Patrick H. Chen
MulCode: A Multiplicative Multi-way Model for Compressing Neural Language Model
Yukun Ma | Patrick H. Chen | Cho-Jui Hsieh
Proceedings of the 2019 Conference on Empirical Methods in Natural Language Processing and the 9th International Joint Conference on Natural Language Processing (EMNLP-IJCNLP)
It is challenging to deploy deep neural nets on memory-constrained devices due to the explosion of numbers of parameters. Especially, the input embedding layer and Softmax layer usually dominate the memory usage in an RNN-based language model. For example, input embedding and Softmax matrices in IWSLT-2014 German-to-English data set account for more than 80% of the total model parameters. To compress these embedding layers, we propose MulCode, a novel multi-way multiplicative neural compressor. MulCode learns an adaptively created matrix and its multiplicative compositions. Together with a prior weighted loss, Multicode is more effective than the state-of-the-art compression methods. On the IWSLT-2014 machine translation data set, MulCode achieved 17 times compression rate for the embedding and Softmax matrices, and when combined with quantization technique, our method can achieve 41.38 times compression rate with very little loss in performance.

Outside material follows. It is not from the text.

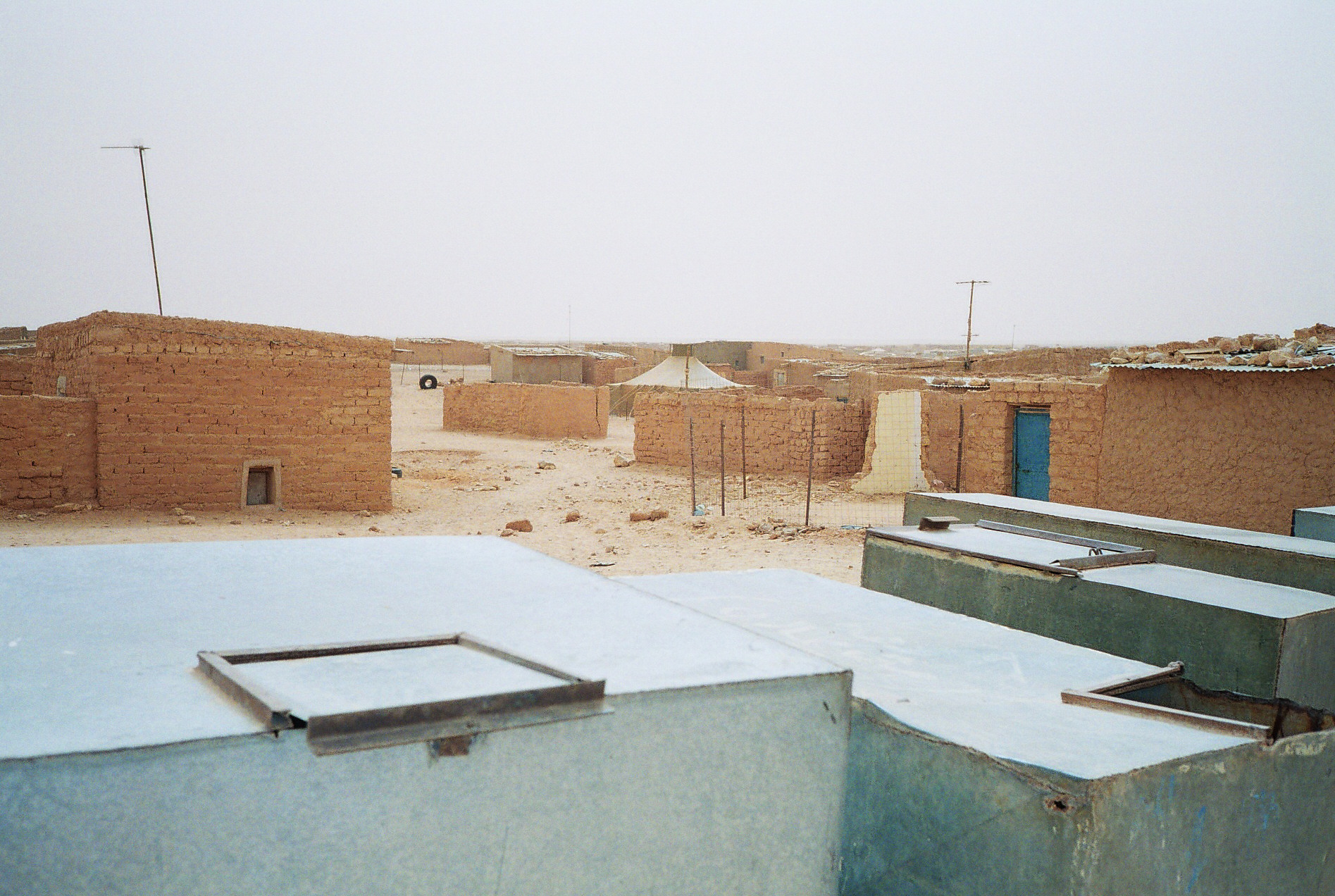 Wilaya de Smara, en los campamentos de refugiados saharauis de Tinduf.
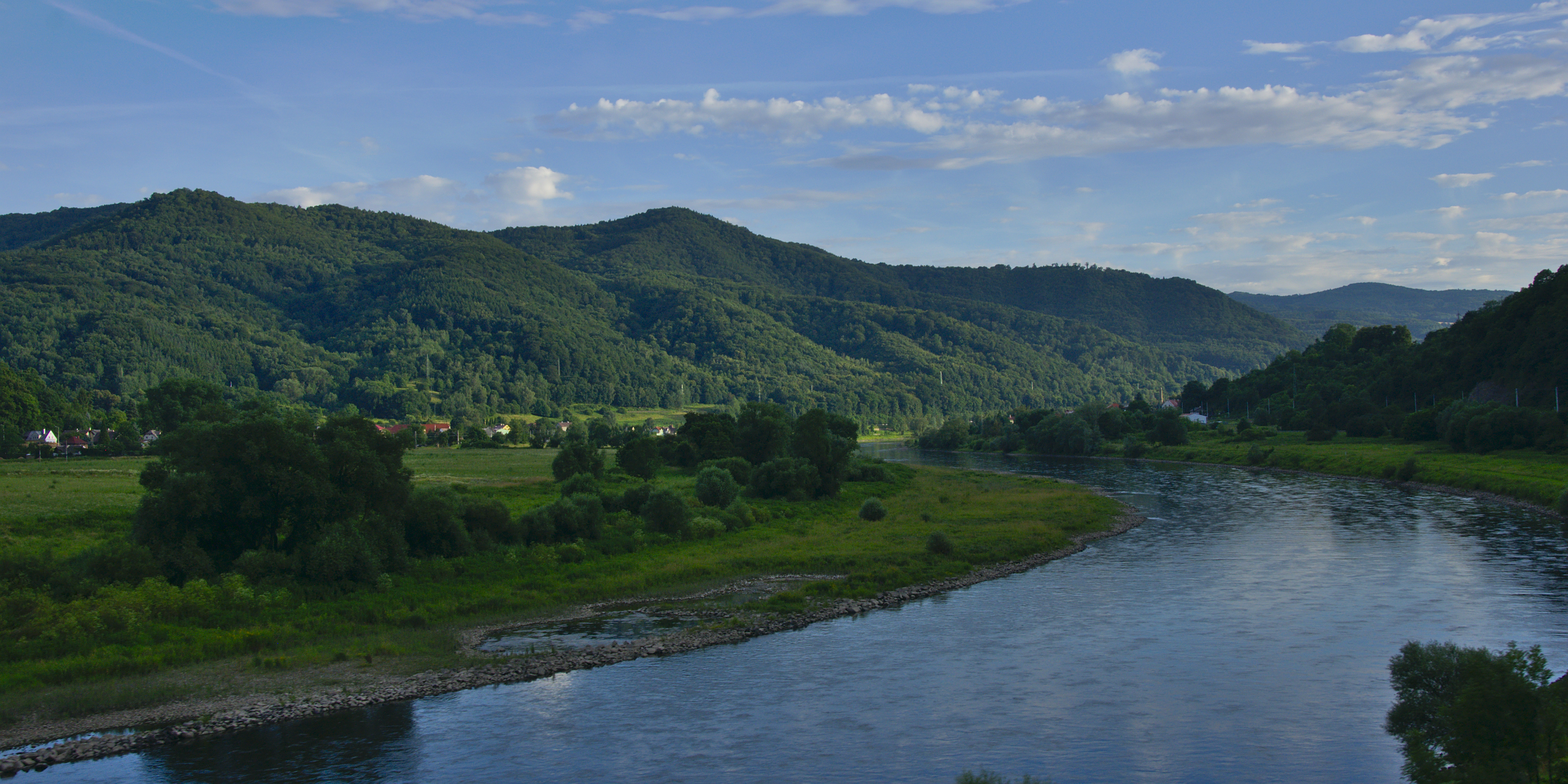 Malé Březno, nad ním kopce Lichá a Magnetovec, okres Ústí nad Labem

Efficient Contextual Representation Learning With Continuous Outputs
Liunian Harold Li | Patrick H. Chen | Cho-Jui Hsieh | Kai-Wei Chang
Transactions of the Association for Computational Linguistics, Volume 7
Contextual representation models have achieved great success in improving various downstream natural language processing tasks. However, these language-model-based encoders are difficult to train due to their large parameter size and high computational complexity. By carefully examining the training procedure, we observe that the softmax layer, which predicts a distribution of the target word, often induces significant overhead, especially when the vocabulary size is large. Therefore, we revisit the design of the output layer and consider directly predicting the pre-trained embedding of the target word for a given context. When applied to ELMo, the proposed approach achieves a 4-fold speedup and eliminates 80% trainable parameters while achieving competitive performance on downstream tasks. Further analysis shows that the approach maintains the speed advantage under various settings, even when the sentence encoder is scaled up.